Internet Travel With Context
February 28 to March 7, 2019
Read all about it! Amtrak strands Coast Starlight passengers in the snow for almost two days in Oregon and revives a discussion over whether long-haul trains should be scuttled. A new documentary about the real Green Book and how to examine the genuine articles. Starbucks opens a four-story cafe in Tokyo. A multi-million-dollar Airbnb scam in New York. And more.

Amtrak Agonistes: Passengers in the Snow

The Coast Starlight is supposed to operate from Seattle to Los Angeles in 35 hours. (See the train's route map at left.) Amtrak ironically calls the Coast Starlight "one of the most spectacular of all train routes." Unlike classic routes it inherited when it took over U.S. passenger rail service in 1971, however, the Coast Starlight is an invention of Amtrak. According to the most recent figures I could find, the Coast Starlight loses about $50 million a year. Which renews the argument about whether Amtrak should remain in the long-haul passenger train business. Rail romantics insist it should. Many more realistic voices, including Richard H. Anderson, the former Delta Air Lines boss who now runs Amtrak, want to prioritize short-haul routes that at least have a chance to make money.

I said that same thing years ago in Die, Amtrak, Die.

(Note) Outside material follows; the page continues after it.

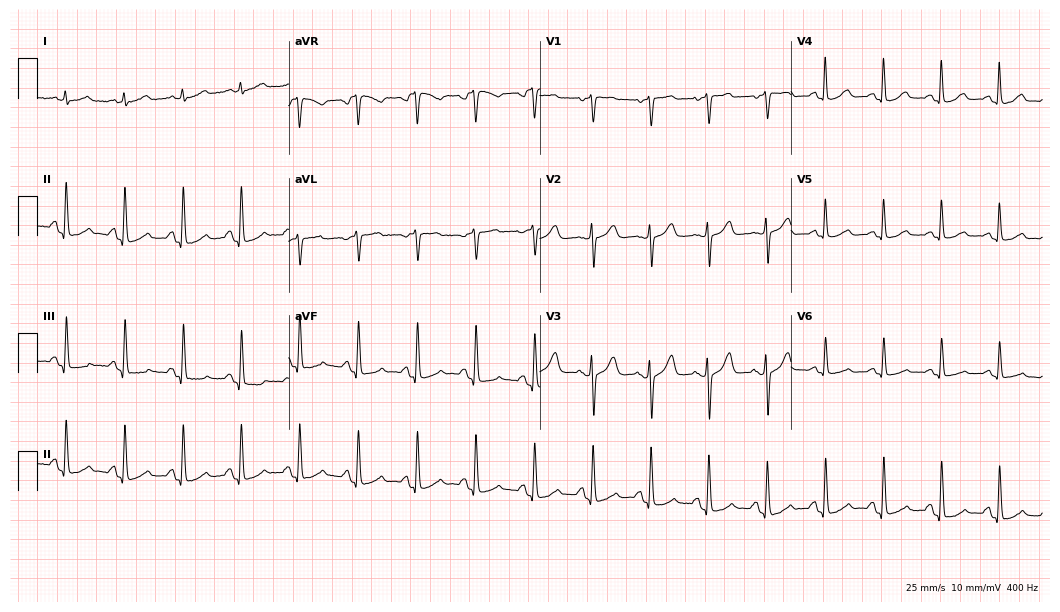
ECG — a 63-year-old woman. Labelled as a normal ECG.

The railroad has a "history of the wrong products at the wrong time." I suggested it was vexed by "bureaucratic ineptitude, fleet decrepitude, labor inflexibility and anything bad you can imagine when the federal government tries to run a consumer service built on the moldy bones of a relic." Want a contemporaneous opinion? "We have come as far as we can with the Amtrak model," F.K. Plous wrote in Railway Age. "Stop wasting time and resources trying to get Amtrak to behave like something it's not." Plous says we need a new federal approach to passenger railroads. "That means passing a new National Transportation Act with all the statutory, budgetary and bureaucratic resources needed to take passenger trains into the post-Amtrak world."

The Real Green Book

If you caught the Oscars Sunday evening, you probably saw Samuel L. Jackson alerting rabid New York Knicks fan Spike Lee that his woeful team had actually won a basketball game. I was one of the few watching the Knicks, so I missed Green Book controversially copping the Oscar for Best Picture. I haven't seen the film, either, so I can't speak to its quality, the cringeworthy nature of its whitesplaining or the portrayal of the actual Negro Motorist Green Book travel guides published between 1936 and 1966. But The Atlantic magazine compares the movie to a Smithsonian Channel documentary about the guides and how they shaped travel during some of the vilest years of segregation. There's a clip here. (The documentary itself is available at the Smithsonian Channel site or via major streaming services.) If you want to examine copies of the Green Book for yourself, the New York Public Library offers digital downloads of 23 editions starting in 1937.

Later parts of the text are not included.